Mumsnet has not checked the qualifications of anyone posting here. If you need help urgently or expert advice, please see our domestic violence webguide and/or relationships webguide. Many Mumsnetters experiencing domestic abuse have found this thread helpful: Listen up, everybody

Tell his wife - why it should be a YES

320 replies

Fedup46 · 10/09/2024 03:30

Will try to keep this concise..

Dating a guy I met on Bumble for 6 weeks... unable to shake my gut instinct something was not right (sketchy phone receiving messages, calls never connected, last minute date confirmation, seemingly busy most weekends and just a feeling) , he's in the armed forces so I accepted contact would be potentially inconsistent. Last night I worked out he is very much married (very happily seemingly, looking at his wife social media) he lied about name, where located, where he'd been etc.... discovering the truth was almost impossible but I persevered with Google lens on a picture he sent me and the rest is history.

So I challenged him, lies until he realised there was no denying it. He then turned unexpectedly dark and said he had my intimate pics and videos so leave his wife alone.

I expect many readers will say no don't contact the wife and I unreservedly and unashamedly disagree. And it's vital that we do if this is happening to you.

I'm 47 and been online dating since 2021 trying to find love and monogamy with a man.

I have encountered 3 out of 5 men I have been involved with are lying, cheating married men with no intentions to leave wife and willingly, knowingly and brutally ruining my life and abusing the trust and union with their wife.

On all 3 occasions I have sensitively and genuinely contacted their wives to expose them and have been so relieved to be thanked without reservation for telling them.

This behaviour ruins lives, it is scarily common, especially in 40's and I am amazed when I hear or read negative comments about exposing them.

I hope this is received with the good intention I mean.

Something is seriously wrong with this culture of behavior from these men and attitude towards the 'other woman ' who is a victim as well and only wants to protect and give the truth to the wife - it's called humanity.

I'll leave this here. X ✌🏼❤️

OP posts:
MrsTerryPratchett · 10/09/2024 03:36

He then turned unexpectedly dark and said he had my intimate pics and videos so leave his wife alone.

Scum. I hope his wife leaves and never looks back.

Candaceowens · 10/09/2024 03:37

Firstly I'm sorry this has happened to you, multiple times. I can't imagine how hard it is to try and find a decent partner these days.

Second, I totally agree with you. As for him trying to blackmail you with those pictures, report him to the police.

FoxtrotOscarKindaDay · 10/09/2024 03:39

What's he going to do with your pics and videos?
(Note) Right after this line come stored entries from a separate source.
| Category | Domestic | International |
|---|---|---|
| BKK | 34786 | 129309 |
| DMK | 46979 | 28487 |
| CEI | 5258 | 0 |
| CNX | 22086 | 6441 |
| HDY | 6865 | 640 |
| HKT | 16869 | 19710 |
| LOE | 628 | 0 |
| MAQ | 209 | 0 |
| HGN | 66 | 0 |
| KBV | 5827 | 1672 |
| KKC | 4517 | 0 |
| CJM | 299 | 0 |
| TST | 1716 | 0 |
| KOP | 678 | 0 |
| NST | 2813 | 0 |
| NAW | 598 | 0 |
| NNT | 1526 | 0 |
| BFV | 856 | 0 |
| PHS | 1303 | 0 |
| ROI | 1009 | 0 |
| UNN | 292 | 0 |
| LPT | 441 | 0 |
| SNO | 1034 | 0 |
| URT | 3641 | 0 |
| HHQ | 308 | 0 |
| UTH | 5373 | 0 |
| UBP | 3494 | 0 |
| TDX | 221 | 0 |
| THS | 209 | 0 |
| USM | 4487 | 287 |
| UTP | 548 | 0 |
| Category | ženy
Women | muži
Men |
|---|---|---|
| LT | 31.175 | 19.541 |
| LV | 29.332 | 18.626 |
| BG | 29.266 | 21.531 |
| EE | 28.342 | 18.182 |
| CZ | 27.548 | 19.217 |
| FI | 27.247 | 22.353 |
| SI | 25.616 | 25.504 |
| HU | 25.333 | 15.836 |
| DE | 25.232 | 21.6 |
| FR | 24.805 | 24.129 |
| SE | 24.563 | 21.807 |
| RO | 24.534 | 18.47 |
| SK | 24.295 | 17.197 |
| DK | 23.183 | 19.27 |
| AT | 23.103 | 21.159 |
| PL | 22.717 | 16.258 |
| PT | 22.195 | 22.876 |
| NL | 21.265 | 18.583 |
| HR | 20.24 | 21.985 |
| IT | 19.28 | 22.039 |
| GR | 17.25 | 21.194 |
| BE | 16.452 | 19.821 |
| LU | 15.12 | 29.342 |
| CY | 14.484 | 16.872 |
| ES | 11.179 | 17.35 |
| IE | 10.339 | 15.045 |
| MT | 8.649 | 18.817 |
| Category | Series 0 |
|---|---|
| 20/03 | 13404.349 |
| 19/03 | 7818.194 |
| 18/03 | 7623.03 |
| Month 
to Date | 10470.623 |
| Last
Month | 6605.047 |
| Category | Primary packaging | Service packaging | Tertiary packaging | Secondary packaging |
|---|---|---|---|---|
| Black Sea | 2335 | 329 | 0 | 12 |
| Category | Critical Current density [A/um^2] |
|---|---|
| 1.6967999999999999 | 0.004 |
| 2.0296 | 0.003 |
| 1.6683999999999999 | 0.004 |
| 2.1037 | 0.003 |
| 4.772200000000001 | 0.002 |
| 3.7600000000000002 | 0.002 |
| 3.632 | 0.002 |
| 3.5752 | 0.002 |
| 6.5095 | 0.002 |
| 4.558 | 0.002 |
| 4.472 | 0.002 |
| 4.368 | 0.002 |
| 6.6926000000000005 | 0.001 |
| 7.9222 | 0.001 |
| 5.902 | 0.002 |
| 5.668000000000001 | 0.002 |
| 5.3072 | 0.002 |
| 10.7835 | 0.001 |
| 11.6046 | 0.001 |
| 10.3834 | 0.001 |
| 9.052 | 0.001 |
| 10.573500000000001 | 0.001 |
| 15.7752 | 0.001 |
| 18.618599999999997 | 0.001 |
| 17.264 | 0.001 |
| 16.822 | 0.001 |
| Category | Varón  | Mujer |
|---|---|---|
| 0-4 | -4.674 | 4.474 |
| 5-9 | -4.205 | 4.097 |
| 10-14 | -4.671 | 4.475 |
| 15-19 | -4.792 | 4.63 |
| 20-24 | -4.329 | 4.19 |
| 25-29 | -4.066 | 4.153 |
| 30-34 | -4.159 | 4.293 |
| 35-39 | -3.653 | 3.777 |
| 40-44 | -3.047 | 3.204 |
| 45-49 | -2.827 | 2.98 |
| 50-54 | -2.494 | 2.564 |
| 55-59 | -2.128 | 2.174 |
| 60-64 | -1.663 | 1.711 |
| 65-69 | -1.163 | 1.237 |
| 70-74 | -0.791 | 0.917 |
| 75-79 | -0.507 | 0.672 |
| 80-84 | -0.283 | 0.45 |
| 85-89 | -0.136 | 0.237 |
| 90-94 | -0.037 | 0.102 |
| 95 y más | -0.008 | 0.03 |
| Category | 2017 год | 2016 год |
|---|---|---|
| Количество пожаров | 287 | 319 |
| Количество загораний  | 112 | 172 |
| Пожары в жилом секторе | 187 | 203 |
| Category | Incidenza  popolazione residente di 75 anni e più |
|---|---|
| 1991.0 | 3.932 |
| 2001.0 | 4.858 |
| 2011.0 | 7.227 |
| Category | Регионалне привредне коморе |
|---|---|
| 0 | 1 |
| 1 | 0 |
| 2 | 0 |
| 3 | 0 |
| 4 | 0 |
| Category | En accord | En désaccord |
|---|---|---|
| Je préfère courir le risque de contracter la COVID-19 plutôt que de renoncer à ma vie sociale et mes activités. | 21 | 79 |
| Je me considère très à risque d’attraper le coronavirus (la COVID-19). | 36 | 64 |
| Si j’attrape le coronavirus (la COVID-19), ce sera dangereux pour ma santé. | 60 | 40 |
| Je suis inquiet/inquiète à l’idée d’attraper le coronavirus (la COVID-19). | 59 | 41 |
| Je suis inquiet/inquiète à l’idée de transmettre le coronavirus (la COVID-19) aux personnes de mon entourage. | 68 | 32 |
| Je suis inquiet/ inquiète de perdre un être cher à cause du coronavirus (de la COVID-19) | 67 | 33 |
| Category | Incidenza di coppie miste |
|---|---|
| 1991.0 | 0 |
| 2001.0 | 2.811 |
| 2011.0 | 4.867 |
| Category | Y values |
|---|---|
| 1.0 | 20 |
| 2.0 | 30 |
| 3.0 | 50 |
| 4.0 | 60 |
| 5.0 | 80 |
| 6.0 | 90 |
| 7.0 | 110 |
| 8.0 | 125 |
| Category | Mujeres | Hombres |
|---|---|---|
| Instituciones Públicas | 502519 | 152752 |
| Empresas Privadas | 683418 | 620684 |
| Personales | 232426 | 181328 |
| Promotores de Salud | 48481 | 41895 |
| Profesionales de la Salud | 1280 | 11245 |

Posting them anywhere is illegal and gets him registered on the sex offenders list..

Tell his wife and tell her any photos or video he has of her may already be online.

There are too many men who get away with this because too many women don't check who they are first.

Fedup46 · 10/09/2024 03:40

Incidentally, a few weeks ago I posted about being paranoid or justified about the early signs of this most recent situation, I was mostly brutally reviewed as the problem, mental health issues, wrong and out of order for thinking the way I did. Turns out I was always right and would also say please listen to that feeling in your gut, that irrational instinct people tell you you have is very likely spot on.

OP posts:
Fedup46 · 10/09/2024 03:44

FoxtrotOscarKindaDay · 10/09/2024 03:39

What's he going to do with your pics and videos? Posting them anywhere is illegal and gets him registered on the sex offenders list..

Tell his wife and tell her any photos or video he has of her may already be online.

There are too many men who get away with this because too many women don't check who they are first.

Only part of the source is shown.